Померанцев рассказывает нам историю, как молодого следователя прокурор послал в отдалённый колхоз (это, конечно, собственная его история), где заправляет всем бой-баба, крепкая, сорокалетняя, мясистая, ловкая, которая действительно в этом колхозе хозяйствует абсолютно без всякого присмотра и поперёк правил. Она не ведёт учёта, потому что учёт ей не нужен, она сама гонит самогон, потому что водку до них не довозят, а без самогона мужики не могут ни жить, ни работать. Она посылает всё время в район какие-то безумные планы прогрессивного, честного переустройства этого колхоза, но всё это не доходит никуда, и более того, до её затерянного в лесу колхоза почти никто не доезжает. Этот следователь – первый, кто доехал, и то потому, что его послали наводить порядок. Хорошее, в общем, нормальное хозяйство, прекрасно обеспечивающее себя, заготавливающее рыбу, заготавливающее меха, он должен привести к канону, заставить его существовать по жёсткой, ненужной, вымороченной схеме. Там мужики уходят, допустим, в лес на заготовки, и он спрашивает, что же, они не должны вернуться к определёному сроку? Нет, не должны, когда захотят, тогда и вернутся. Но ведь это непорядок! – восклицает он. Вместо того, чтобы делать разносное сообщение, разносный доклад, он пишет очень поощрительную, на самом деле, служебную записку, говорит, что там люди живут своим умом. После этого работать дальше в районе он не может, ему приходится переводиться в другой район, потому что прокурор его заест. Прокурору подавай канон!

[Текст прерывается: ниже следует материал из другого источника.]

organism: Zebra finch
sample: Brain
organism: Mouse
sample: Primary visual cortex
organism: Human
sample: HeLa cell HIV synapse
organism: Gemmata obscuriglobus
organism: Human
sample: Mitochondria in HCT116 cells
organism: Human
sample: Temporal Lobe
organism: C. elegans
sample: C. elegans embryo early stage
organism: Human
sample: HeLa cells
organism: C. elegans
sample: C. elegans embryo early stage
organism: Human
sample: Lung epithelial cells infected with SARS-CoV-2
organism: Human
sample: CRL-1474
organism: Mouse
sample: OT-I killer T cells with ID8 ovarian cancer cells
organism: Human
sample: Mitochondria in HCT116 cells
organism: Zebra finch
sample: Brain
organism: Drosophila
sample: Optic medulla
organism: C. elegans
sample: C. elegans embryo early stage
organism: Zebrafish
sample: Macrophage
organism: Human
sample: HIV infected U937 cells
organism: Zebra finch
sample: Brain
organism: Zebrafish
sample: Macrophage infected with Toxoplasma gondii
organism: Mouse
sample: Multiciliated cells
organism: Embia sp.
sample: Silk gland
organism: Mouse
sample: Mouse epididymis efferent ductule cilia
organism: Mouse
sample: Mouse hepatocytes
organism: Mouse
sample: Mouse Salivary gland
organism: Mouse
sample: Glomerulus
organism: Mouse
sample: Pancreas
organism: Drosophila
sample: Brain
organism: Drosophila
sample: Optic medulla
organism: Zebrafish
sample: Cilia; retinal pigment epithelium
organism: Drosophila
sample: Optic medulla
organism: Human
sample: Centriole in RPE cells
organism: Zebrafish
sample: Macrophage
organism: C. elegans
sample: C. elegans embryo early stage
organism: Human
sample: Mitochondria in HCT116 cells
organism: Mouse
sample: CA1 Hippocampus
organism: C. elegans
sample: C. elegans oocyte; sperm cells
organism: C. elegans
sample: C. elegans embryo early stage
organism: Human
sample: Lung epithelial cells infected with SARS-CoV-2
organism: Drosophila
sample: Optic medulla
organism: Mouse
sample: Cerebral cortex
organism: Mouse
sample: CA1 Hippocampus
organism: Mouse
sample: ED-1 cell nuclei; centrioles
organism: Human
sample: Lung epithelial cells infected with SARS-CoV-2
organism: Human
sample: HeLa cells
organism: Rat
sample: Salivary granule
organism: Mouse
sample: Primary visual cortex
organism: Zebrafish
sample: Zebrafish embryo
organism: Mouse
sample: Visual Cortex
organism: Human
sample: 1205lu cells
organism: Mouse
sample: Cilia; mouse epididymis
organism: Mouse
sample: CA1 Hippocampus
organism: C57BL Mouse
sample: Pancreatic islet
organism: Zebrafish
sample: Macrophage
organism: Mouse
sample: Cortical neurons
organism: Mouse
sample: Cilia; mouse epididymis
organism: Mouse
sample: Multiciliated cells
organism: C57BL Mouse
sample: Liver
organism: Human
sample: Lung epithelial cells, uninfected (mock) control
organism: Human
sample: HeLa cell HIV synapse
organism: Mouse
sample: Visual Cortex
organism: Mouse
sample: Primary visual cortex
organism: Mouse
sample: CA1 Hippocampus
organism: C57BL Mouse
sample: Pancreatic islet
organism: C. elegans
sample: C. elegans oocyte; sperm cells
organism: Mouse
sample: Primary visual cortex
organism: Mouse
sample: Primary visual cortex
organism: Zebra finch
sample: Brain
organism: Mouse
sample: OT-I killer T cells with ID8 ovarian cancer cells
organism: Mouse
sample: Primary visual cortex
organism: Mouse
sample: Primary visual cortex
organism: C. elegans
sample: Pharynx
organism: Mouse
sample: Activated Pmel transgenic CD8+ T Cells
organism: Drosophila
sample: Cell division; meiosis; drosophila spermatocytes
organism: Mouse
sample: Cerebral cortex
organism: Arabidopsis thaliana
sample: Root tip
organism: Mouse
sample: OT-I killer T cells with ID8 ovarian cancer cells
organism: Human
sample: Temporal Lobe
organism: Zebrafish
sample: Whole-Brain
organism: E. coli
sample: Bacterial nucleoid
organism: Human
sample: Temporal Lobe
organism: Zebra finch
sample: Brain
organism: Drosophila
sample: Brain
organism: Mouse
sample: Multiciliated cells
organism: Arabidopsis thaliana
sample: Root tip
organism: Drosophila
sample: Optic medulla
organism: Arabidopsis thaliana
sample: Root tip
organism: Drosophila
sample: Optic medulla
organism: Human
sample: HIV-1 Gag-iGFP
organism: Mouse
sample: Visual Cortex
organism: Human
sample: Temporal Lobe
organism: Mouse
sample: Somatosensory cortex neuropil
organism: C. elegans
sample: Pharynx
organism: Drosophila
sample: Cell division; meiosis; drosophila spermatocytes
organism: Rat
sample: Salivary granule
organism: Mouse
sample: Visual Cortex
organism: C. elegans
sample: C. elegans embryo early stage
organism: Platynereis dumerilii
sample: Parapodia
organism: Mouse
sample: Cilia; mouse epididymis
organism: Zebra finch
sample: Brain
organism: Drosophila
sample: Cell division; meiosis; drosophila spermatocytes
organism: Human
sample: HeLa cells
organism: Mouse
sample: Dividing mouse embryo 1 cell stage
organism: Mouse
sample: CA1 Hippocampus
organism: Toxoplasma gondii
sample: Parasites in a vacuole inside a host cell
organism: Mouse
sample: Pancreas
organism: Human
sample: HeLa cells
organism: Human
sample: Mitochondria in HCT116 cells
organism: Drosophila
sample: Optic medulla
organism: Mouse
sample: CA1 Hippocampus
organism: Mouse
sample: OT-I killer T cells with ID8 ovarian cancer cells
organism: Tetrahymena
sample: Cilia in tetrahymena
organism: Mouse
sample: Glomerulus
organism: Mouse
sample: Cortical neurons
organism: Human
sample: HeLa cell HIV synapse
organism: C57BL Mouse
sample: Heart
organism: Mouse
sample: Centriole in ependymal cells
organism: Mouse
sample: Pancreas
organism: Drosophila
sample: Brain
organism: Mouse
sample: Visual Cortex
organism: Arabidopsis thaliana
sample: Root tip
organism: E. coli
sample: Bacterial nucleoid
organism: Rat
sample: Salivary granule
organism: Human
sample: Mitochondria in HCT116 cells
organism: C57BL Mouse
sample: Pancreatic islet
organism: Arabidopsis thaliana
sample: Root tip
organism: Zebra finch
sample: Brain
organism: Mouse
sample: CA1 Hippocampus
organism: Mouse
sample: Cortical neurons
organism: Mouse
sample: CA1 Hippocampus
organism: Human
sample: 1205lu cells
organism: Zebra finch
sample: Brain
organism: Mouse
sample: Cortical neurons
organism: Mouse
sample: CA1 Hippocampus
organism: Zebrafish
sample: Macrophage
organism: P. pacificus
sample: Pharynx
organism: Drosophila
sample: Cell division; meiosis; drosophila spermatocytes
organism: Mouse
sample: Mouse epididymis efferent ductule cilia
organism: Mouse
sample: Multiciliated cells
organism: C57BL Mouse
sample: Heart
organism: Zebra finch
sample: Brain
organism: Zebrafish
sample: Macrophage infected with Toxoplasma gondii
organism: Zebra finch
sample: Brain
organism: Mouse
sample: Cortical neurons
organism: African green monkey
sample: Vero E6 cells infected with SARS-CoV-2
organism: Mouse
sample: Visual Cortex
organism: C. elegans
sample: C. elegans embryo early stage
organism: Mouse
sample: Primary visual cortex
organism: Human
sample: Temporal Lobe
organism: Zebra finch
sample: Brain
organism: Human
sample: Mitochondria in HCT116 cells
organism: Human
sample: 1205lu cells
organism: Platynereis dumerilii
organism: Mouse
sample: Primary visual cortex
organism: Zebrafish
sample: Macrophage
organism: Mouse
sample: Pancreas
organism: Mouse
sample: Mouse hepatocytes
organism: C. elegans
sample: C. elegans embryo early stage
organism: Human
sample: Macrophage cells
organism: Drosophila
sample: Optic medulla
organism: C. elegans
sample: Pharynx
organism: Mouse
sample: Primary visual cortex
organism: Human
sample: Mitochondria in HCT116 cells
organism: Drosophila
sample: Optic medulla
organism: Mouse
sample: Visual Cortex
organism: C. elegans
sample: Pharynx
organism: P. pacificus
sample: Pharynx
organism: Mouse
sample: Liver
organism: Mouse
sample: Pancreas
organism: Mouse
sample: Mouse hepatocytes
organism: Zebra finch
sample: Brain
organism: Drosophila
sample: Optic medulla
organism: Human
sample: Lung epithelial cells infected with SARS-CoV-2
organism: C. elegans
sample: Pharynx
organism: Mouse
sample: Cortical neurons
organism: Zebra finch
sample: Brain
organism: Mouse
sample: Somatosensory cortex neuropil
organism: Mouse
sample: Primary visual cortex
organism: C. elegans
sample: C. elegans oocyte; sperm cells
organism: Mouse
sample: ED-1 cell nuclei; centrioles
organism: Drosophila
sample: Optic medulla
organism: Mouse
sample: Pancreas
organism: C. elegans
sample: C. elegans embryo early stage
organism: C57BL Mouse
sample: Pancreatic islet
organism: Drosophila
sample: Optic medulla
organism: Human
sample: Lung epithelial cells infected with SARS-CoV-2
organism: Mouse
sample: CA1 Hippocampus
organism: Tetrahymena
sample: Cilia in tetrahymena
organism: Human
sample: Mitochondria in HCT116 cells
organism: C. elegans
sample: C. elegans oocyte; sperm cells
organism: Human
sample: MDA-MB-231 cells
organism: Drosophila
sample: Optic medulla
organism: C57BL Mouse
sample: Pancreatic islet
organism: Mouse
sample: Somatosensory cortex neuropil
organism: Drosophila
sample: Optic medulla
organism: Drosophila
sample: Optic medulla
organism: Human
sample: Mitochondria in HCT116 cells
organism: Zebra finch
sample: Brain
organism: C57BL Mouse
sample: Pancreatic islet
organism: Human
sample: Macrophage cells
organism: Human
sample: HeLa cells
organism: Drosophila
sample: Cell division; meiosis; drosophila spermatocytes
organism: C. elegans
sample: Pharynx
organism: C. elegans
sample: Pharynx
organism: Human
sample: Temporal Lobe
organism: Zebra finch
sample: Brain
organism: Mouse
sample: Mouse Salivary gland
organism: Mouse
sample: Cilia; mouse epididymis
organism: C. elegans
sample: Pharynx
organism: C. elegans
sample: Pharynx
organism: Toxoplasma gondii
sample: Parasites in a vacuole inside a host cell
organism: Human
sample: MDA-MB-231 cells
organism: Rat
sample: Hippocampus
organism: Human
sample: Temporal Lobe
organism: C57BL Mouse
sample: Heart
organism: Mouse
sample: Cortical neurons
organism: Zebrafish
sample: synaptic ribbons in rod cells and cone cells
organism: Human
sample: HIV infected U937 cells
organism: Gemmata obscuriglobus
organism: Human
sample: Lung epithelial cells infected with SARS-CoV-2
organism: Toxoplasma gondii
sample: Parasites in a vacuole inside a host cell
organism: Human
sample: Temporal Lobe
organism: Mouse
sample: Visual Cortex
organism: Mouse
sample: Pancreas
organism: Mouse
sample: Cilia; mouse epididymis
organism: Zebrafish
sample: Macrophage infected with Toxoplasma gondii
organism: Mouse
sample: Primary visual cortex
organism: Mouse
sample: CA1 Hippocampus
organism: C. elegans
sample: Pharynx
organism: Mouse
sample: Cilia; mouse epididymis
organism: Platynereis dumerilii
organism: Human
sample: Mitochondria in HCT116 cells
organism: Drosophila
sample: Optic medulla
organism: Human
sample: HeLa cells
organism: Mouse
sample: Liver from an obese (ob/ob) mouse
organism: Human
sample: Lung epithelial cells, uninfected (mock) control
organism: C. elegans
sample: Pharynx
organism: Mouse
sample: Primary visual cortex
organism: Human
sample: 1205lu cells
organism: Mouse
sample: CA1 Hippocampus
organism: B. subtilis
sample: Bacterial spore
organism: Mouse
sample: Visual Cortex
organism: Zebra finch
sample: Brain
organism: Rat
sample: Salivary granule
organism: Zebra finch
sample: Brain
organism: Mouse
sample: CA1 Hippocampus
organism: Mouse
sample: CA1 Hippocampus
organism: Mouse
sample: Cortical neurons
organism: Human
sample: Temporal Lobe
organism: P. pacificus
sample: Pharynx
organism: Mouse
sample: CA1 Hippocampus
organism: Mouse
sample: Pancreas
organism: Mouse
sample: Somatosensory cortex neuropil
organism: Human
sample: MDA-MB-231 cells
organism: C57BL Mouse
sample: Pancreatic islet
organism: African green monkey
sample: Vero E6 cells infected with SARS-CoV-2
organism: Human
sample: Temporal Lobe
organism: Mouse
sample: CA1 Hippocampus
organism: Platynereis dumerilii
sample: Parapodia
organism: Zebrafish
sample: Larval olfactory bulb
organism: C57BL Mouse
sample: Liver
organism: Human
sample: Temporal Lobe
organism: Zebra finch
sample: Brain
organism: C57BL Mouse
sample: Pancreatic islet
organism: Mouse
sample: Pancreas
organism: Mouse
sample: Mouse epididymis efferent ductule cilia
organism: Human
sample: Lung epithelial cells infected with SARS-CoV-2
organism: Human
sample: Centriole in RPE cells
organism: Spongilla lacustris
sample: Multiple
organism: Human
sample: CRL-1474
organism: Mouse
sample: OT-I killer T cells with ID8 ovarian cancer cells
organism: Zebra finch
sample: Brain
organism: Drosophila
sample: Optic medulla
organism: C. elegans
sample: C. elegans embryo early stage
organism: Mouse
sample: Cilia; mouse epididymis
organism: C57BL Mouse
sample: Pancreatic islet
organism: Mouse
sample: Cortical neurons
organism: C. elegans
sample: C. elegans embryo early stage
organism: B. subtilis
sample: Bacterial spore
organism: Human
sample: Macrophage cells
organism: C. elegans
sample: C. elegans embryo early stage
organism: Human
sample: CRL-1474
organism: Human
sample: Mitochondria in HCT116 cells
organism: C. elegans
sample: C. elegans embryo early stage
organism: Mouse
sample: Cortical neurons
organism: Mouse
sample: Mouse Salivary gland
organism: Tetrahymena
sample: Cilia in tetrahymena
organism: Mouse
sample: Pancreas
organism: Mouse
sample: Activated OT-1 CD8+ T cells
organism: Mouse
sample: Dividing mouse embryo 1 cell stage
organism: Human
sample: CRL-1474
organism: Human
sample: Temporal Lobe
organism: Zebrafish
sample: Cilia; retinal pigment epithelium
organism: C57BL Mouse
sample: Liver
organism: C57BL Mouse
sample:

И вот здесь Померанцев, впервые в русской литературе, высказывает очевидную мысль – люди должны жить и работать так, как хочется им и как это им удобно, а не так, как им навязывают общие правила. В России же, во всяком случае России советской, а как мы знаем, и в России новой, всё делается для того, чтобы понравиться бесчисленным верховным инстанциям, а не для того, чтобы обеспечить себя, не для того, чтобы хорошо работать. Вот этой простой человеческой цели нет. Есть цель служения и соответствия. Надо понравиться, надо совпасть, а о том, чтобы что-то открыть, написать, совершить художественное открытие, никто уже не думает, всё это давно скомпрометированная цель.